Attention! PyTorch one of the C-stable API file was changed

You MUST NOT change existing function declarations in this, as this header defines a stable C ABI. If you need to change the signature for a function, introduce a new v2 version of the function and modify code generation to target the new version of the function.

Caused by:

torch/csrc/inductor/aoti_torch/generated/c_shim_xpu.h

Stonepia · 2025-10-27T08:31:11Z

@pytorchbot rebase

pytorchmergebot · 2025-10-27T08:32:51Z

@pytorchbot started a rebase job onto refs/remotes/origin/viable/strict. Check the current status here

pytorchmergebot · 2025-10-27T08:32:54Z

Successfully rebased xpu/register_scaled_mm_xpu onto refs/remotes/origin/viable/strict, please pull locally before adding more changes (for example, via git checkout xpu/register_scaled_mm_xpu && git pull --rebase)

Stonepia · 2025-11-06T01:15:02Z

@pytorchbot rebase

pytorchmergebot · 2025-11-06T01:16:39Z

@pytorchbot started a rebase job onto refs/remotes/origin/viable/strict. Check the current status here

pytorchmergebot · 2025-11-06T01:16:41Z

Rebase failed due to Command git -C /home/runner/work/pytorch/pytorch rebase refs/remotes/origin/viable/strict pull/166056/head returned non-zero exit code 1

Rebasing (1/3)
Rebasing (2/3)
Auto-merging test/test_scaled_matmul_cuda.py
CONFLICT (content): Merge conflict in test/test_scaled_matmul_cuda.py
error: could not apply 89eeddd8e63... Enable `scaled_mm` tests for xpu
hint: Resolve all conflicts manually, mark them as resolved with
hint: "git add/rm <conflicted_files>", then run "git rebase --continue".
hint: You can instead skip this commit: run "git rebase --skip".
hint: To abort and get back to the state before "git rebase", run "git rebase --abort".
hint: Disable this message with "git config set advice.mergeConflict false"
Could not apply 89eeddd8e63... # Enable `scaled_mm` tests for xpu

Raised by https://github.com/pytorch/pytorch/actions/runs/19121565673

slayton58 · 2025-11-06T14:43:16Z

This functionality is great!

The torch._scaled_mm API is somewhat deprecated at this point - it would be much much better to tie into torch._scaled_mm_v2 and the python front-end for it, torch.nn.functional.scaled_mm -- this is the public face of scaled gemms, and where work is expected to be in the future.
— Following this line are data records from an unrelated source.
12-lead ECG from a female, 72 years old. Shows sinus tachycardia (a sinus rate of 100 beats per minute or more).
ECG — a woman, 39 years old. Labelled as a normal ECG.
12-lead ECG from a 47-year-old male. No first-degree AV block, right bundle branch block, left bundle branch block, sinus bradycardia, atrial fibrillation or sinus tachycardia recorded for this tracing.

It's not a big difference in API, the main change is that scaling types are explicitly passed to the API, rather than inferred from the input & scale shapes. I'd be happy to talk through the necessary differences if you need.
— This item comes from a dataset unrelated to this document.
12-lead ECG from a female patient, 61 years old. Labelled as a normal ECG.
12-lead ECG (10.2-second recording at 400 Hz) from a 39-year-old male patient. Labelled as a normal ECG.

Stonepia · 2025-11-07T01:18:46Z

This functionality is great!

The torch._scaled_mm API is somewhat deprecated at this point - it would be much much better to tie into torch._scaled_mm_v2 and the python front-end for it, torch.nn.functional.scaled_mm -- this is the public face of scaled gemms, and where work is expected to be in the future.
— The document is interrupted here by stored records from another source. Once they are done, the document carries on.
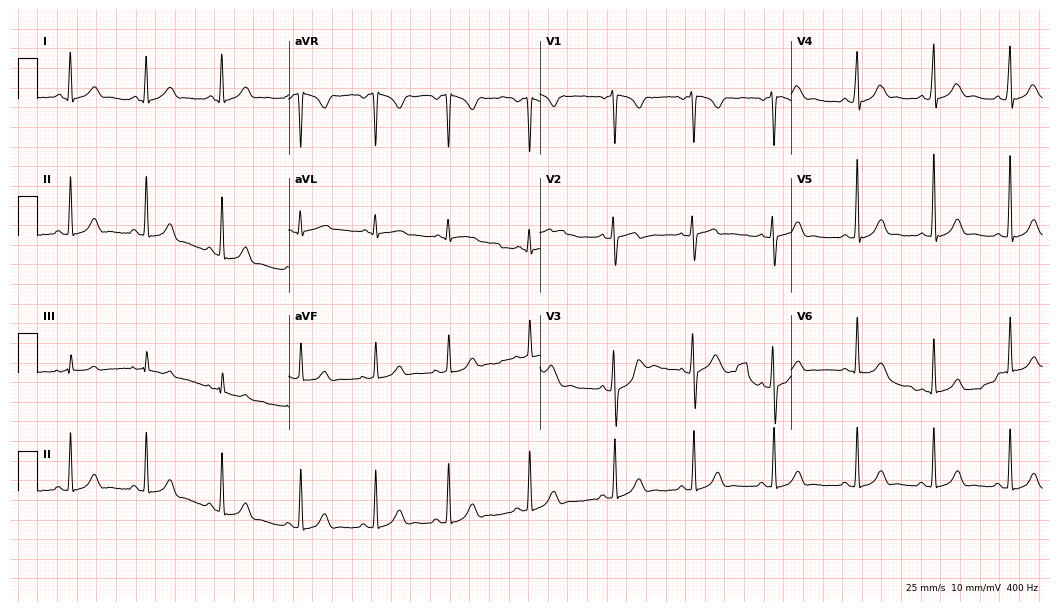
ECG — a 17-year-old female patient. Labelled as a normal ECG.
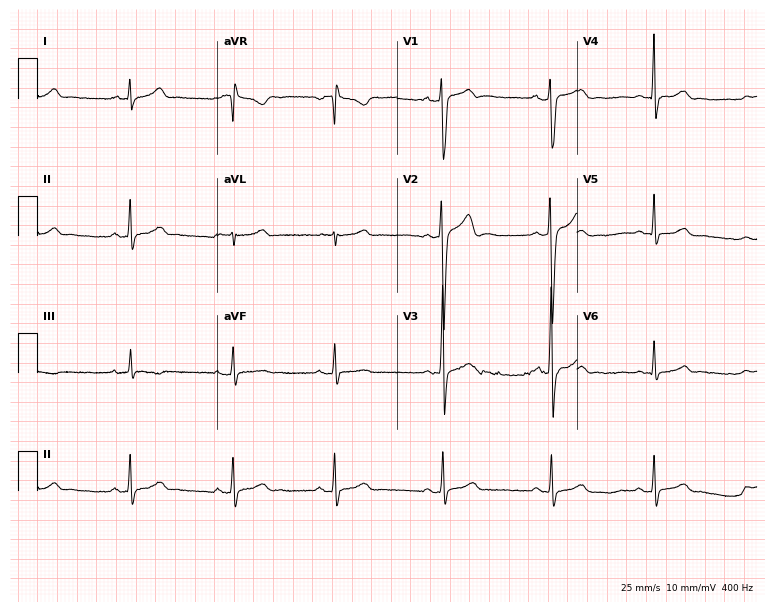
12-lead ECG (7.3-second recording at 400 Hz) from a male, 22 years old. Labelled as a normal ECG.
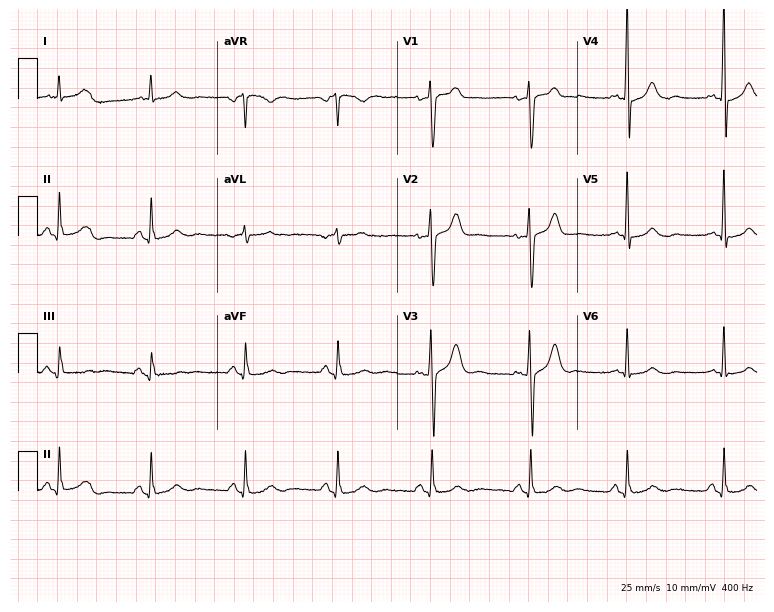
Electrocardiogram, a 54-year-old man. Overall reading on record: normal ECG.
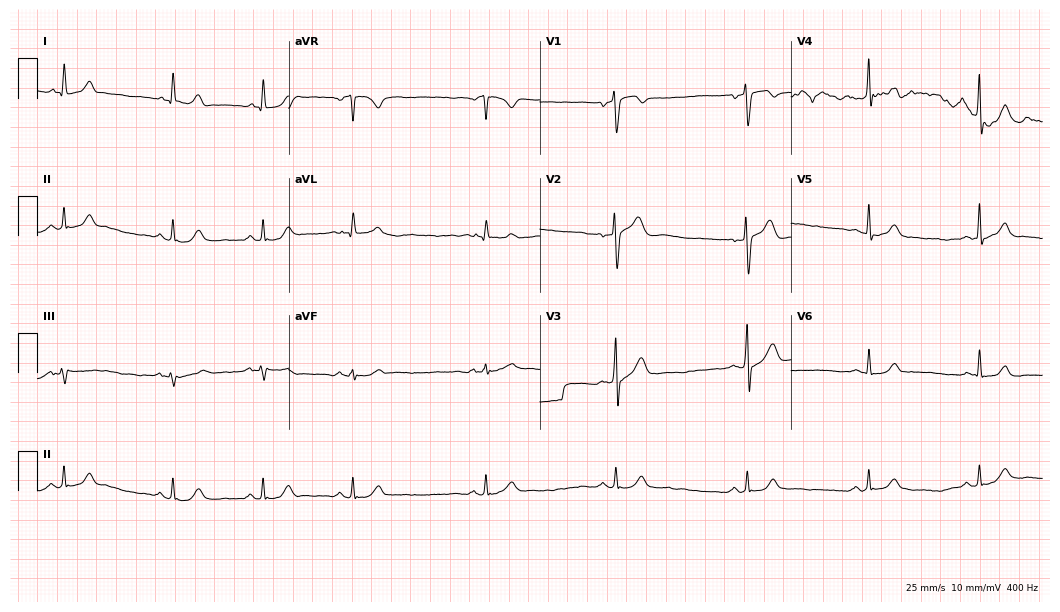
Resting 12-lead electrocardiogram. Patient: a 46-year-old male. Read as a normal ECG.
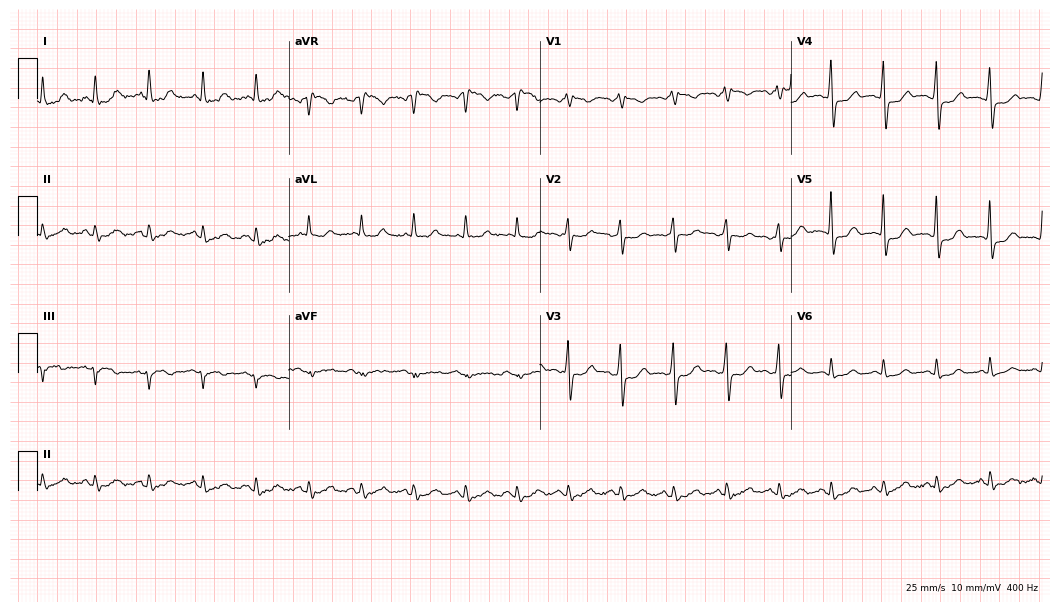
Standard 12-lead ECG recorded from a 50-year-old woman (10.2-second recording at 400 Hz). The tracing shows sinus tachycardia (a sinus rate of 100 beats per minute or more).

It's not a big difference in API, the main change is that scaling types are explicitly passed to the API, rather than inferred from the input & scale shapes. I'd be happy to talk through the necessary differences if you need.

thanks for the suggestion! I will refactor the code to support v2 version. Originally, I thought that v2 is not stabled enough, so there are syncing efforts because of code changes.